(Beginning of Records provided)

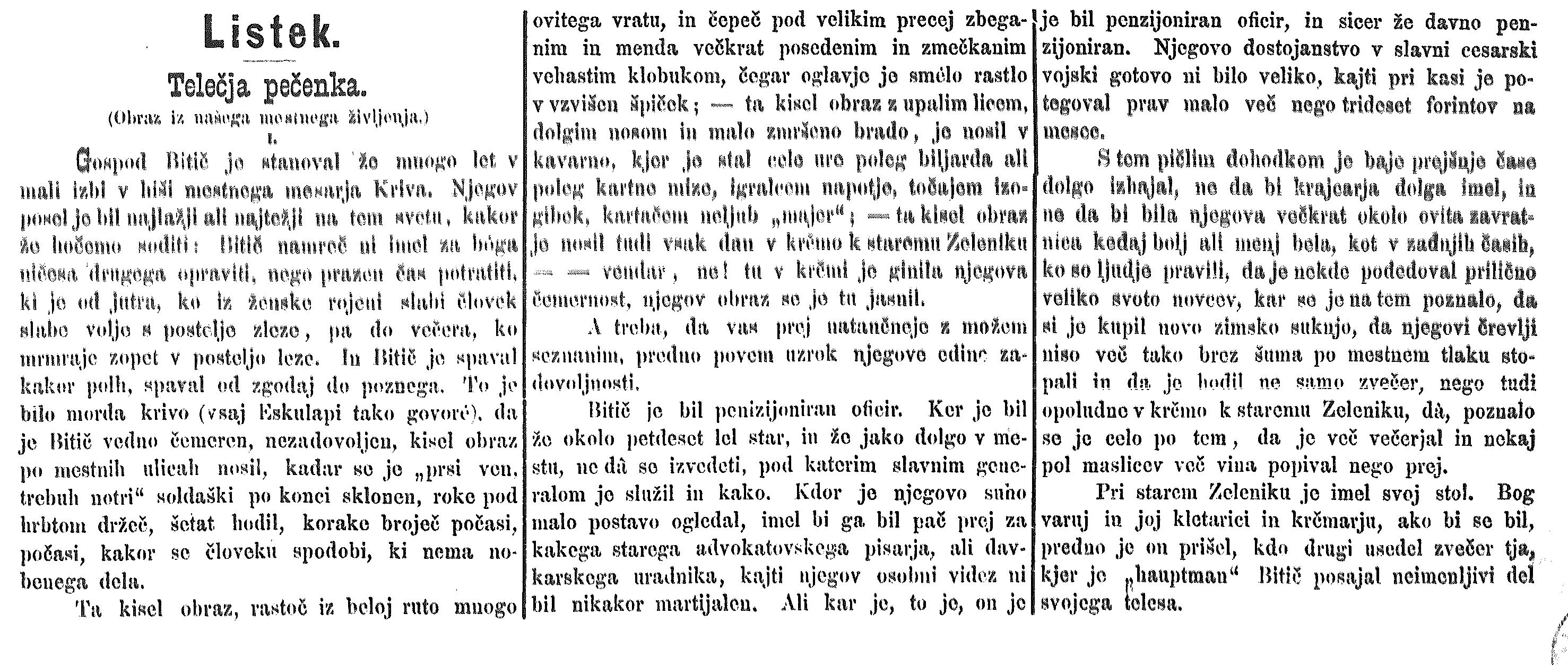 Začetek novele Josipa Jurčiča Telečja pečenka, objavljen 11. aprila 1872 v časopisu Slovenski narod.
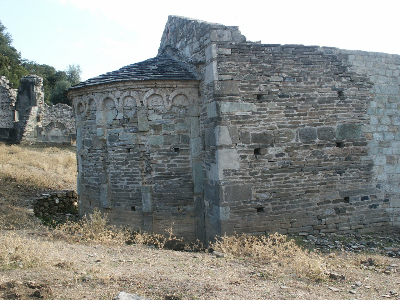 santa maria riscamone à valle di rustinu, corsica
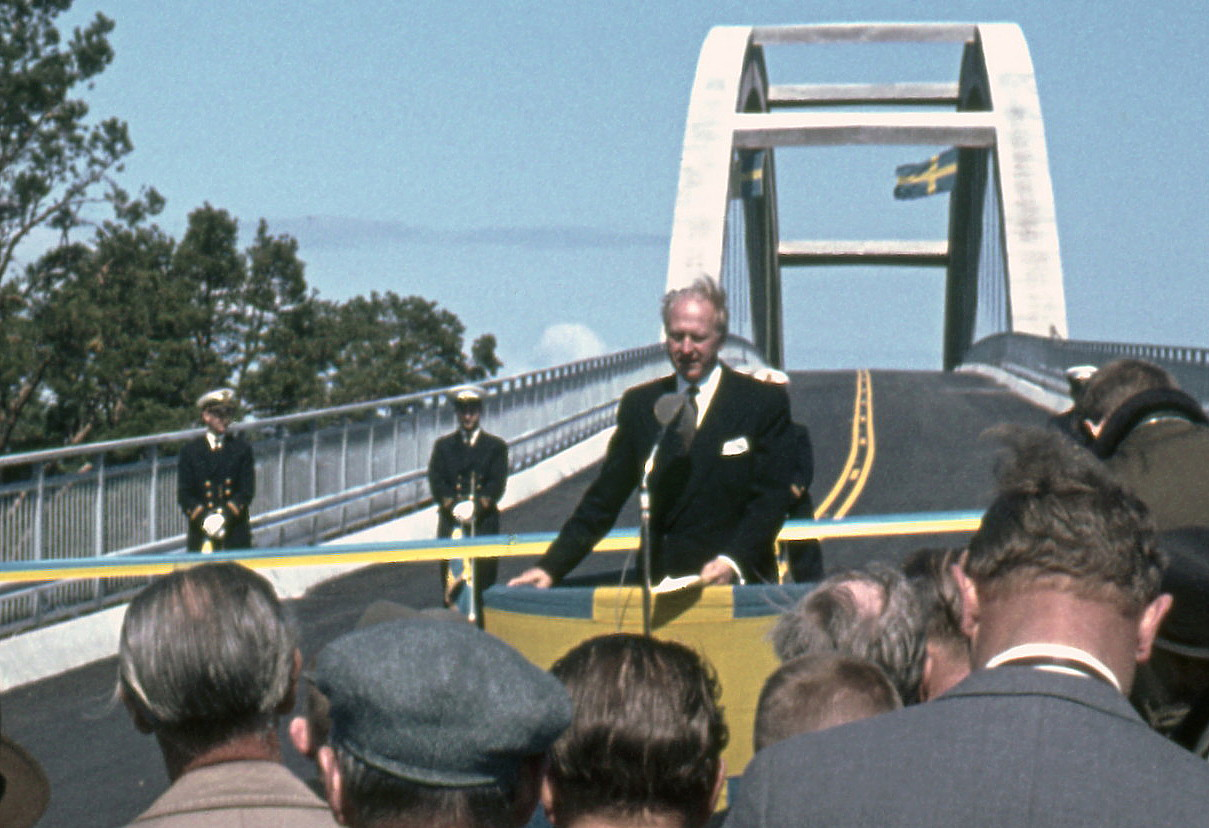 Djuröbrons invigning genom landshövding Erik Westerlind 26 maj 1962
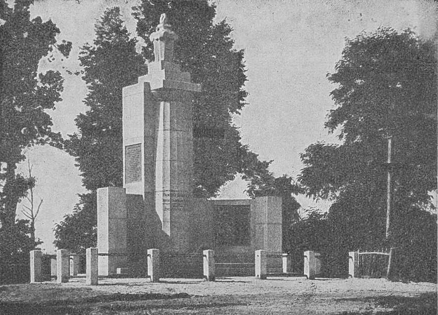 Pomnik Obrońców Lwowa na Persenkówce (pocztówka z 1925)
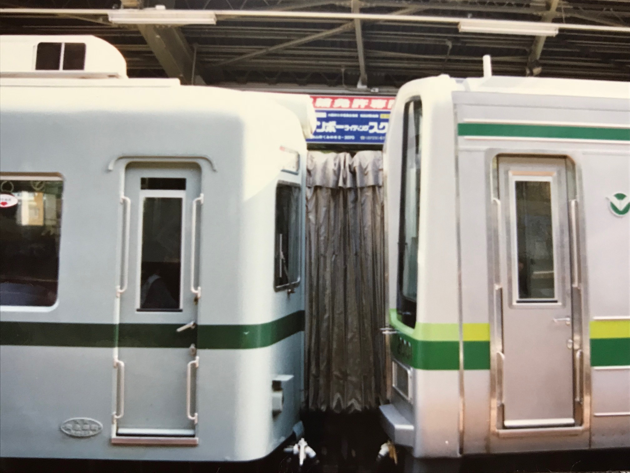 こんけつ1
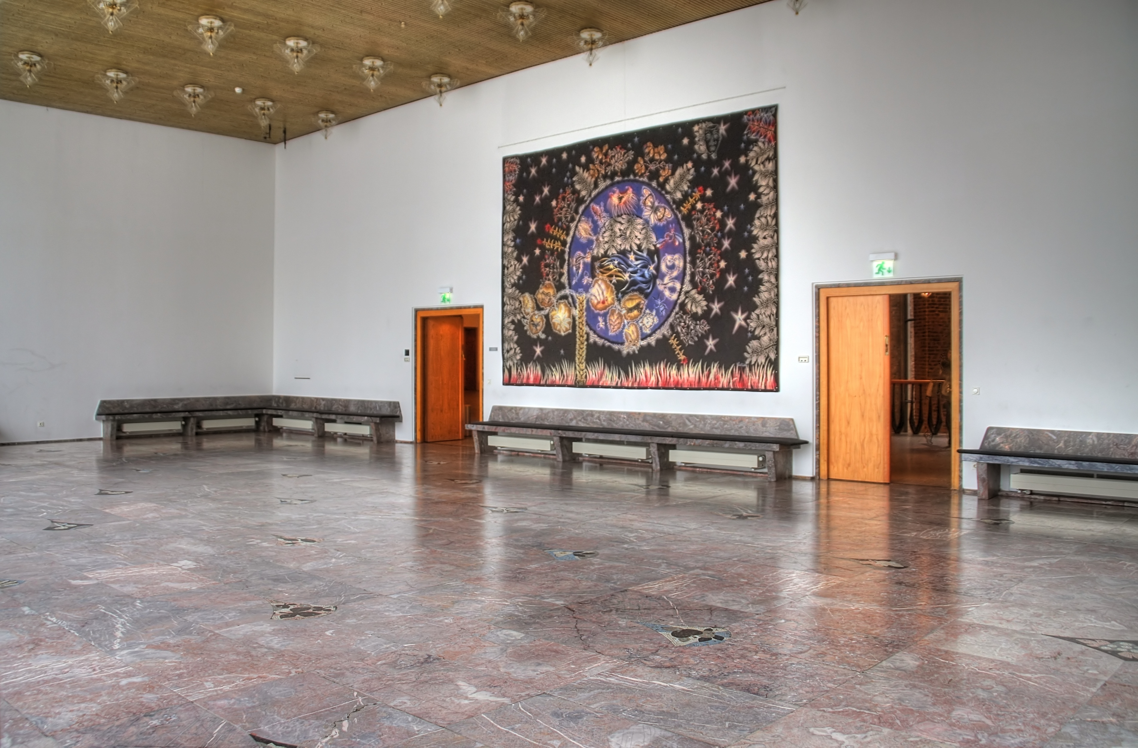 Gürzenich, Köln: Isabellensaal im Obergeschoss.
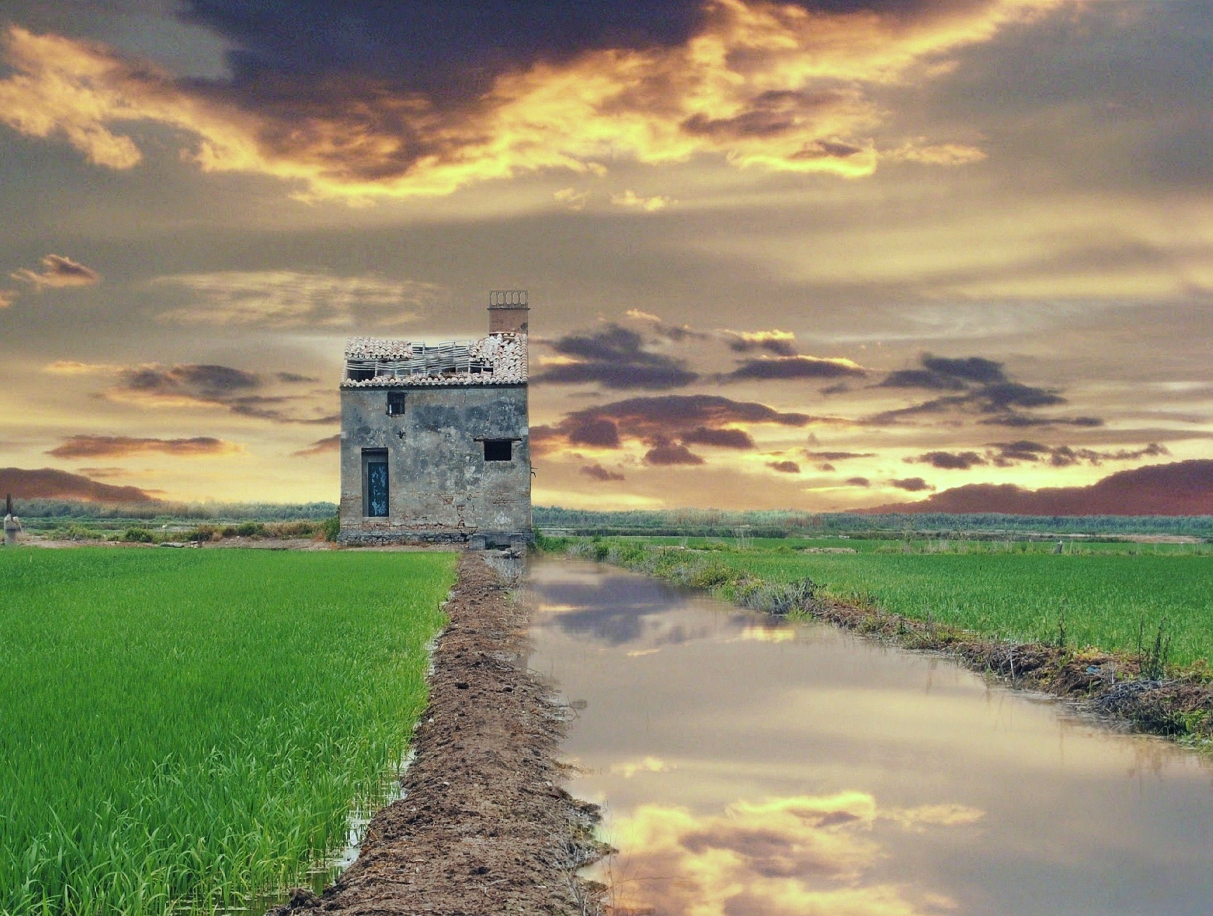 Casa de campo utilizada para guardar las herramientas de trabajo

(End of Records provided)

• **Your assignment**:
Beginning with the line that holds "Djuröbrons invigning genom", output each line to the end of the material above, exactly, omitting the pictures.

• **Result of the exercise**:
 Djuröbrons invigning genom landshövding Erik Westerlind 26 maj 1962
 Pomnik Obrońców Lwowa na Persenkówce (pocztówka z 1925)
 こんけつ1
 Gürzenich, Köln: Isabellensaal im Obergeschoss.
 Casa de campo utilizada para guardar las herramientas de trabajo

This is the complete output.